**Records to process**
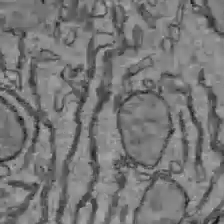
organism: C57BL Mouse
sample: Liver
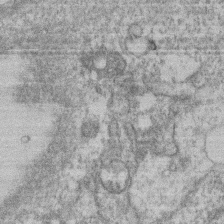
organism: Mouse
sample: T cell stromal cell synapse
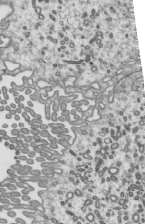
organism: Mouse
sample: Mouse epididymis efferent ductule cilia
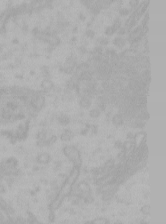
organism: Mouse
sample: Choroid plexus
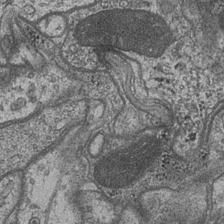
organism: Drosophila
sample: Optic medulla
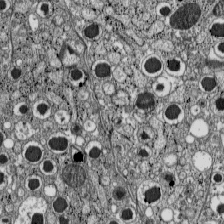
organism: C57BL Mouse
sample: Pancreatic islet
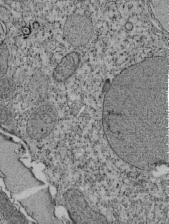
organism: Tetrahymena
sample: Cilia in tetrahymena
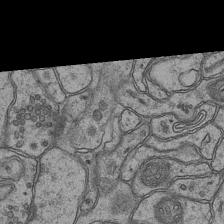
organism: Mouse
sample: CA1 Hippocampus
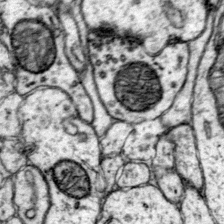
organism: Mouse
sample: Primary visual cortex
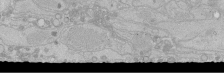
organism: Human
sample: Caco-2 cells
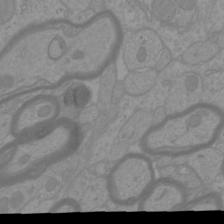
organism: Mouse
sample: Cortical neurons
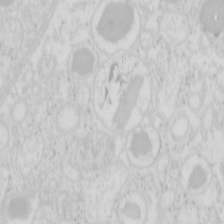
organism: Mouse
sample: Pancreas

==

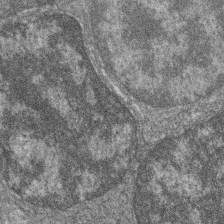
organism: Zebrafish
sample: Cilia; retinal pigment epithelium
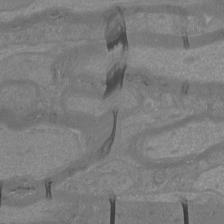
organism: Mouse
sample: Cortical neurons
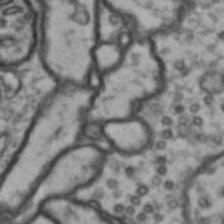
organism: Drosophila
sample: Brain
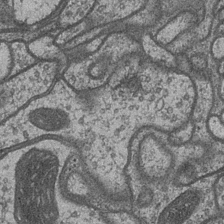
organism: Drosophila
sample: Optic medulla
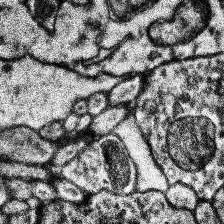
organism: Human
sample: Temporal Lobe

**Problem description**
In the records above, find the line with "sample: Cilia in tetrahymena" and the line with "sample: Pancreas"; please transcribe exactly those two lines and all lines between them, omitting any picture.

**Expected answer**
sample: Cilia in tetrahymena
organism: Mouse
sample: CA1 Hippocampus
organism: Mouse
sample: Primary visual cortex
organism: Human
sample: Caco-2 cells
organism: Mouse
sample: Cortical neurons
organism: Mouse
sample: Pancreas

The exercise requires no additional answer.